Source data
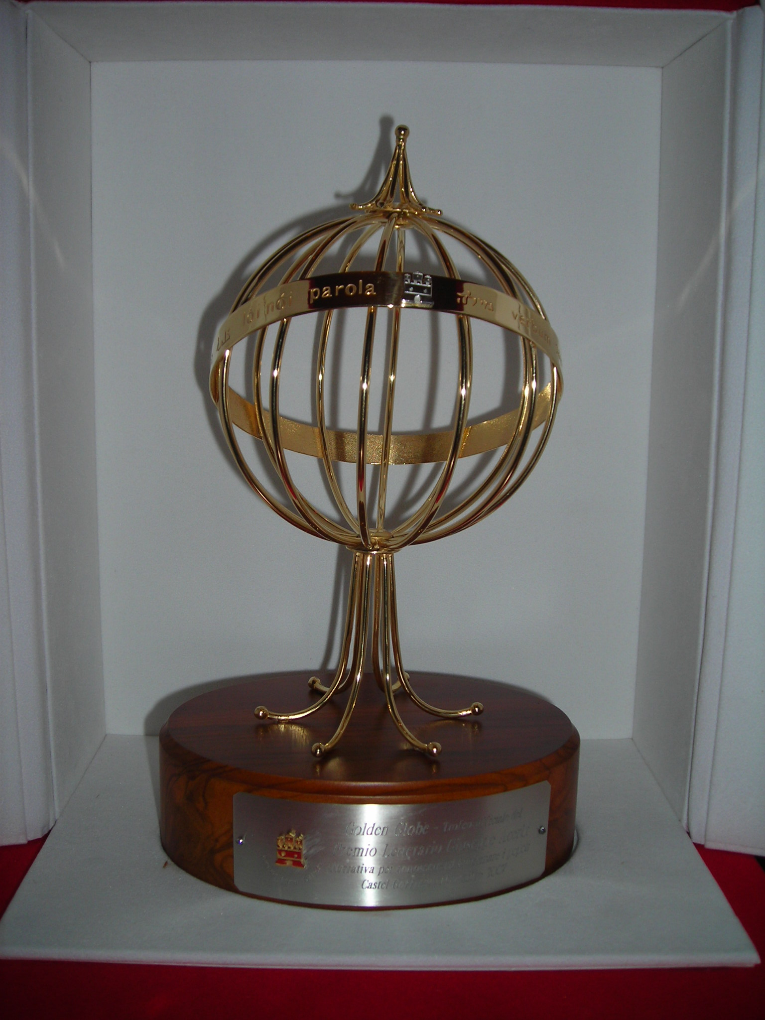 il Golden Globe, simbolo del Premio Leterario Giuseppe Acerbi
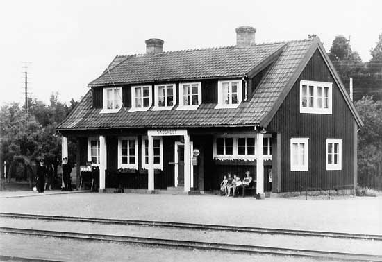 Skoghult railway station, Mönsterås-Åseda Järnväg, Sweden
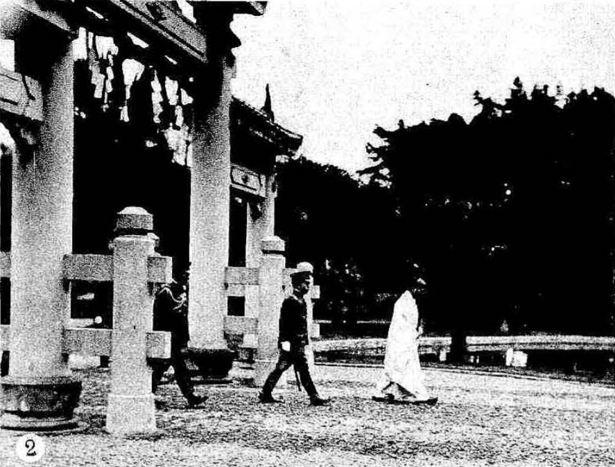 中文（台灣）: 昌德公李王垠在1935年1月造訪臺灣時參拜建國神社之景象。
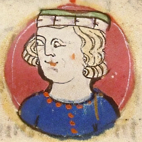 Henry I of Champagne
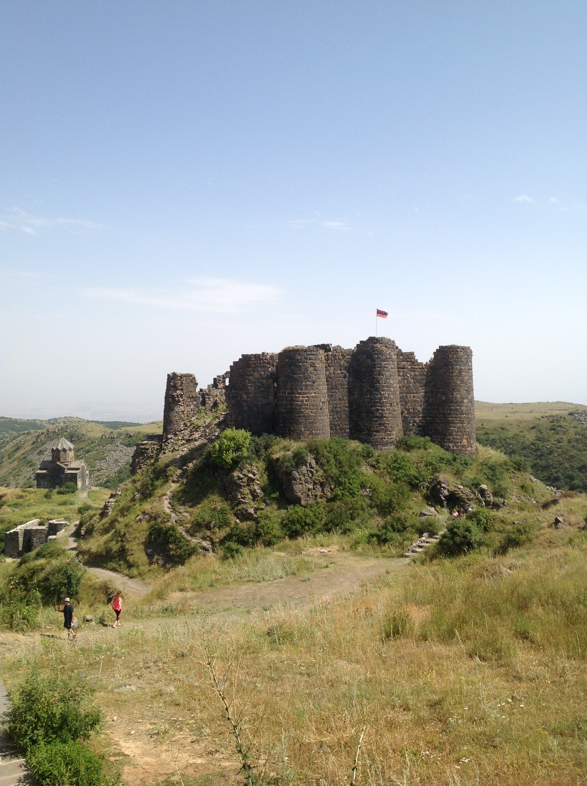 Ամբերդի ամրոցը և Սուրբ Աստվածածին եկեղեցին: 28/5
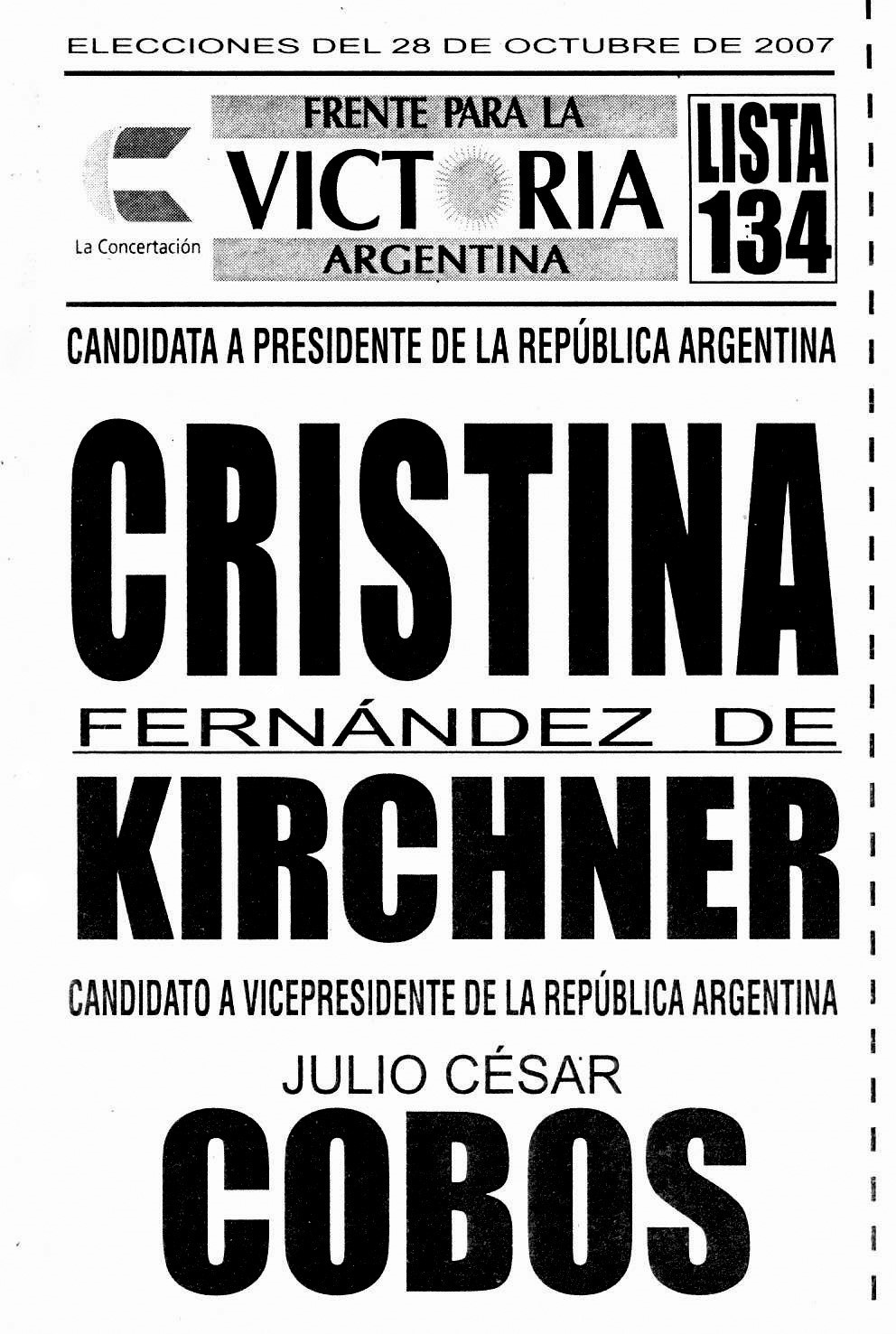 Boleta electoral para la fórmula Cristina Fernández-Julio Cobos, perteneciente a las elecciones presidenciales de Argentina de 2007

§ What you have to do
Starting with the line that has "中文（台灣）: 昌德公李王垠在1935年1月造訪臺灣時參拜建國神社之景象。" and ending with the last line of the records, retype every line exactly and only those lines. Do not include the pictures.

§ Your solution
 中文（台灣）: 昌德公李王垠在1935年1月造訪臺灣時參拜建國神社之景象。
 Henry I of Champagne
 Ամբերդի ամրոցը և Սուրբ Աստվածածին եկեղեցին: 28/5
 Boleta electoral para la fórmula Cristina Fernández-Julio Cobos, perteneciente a las elecciones presidenciales de Argentina de 2007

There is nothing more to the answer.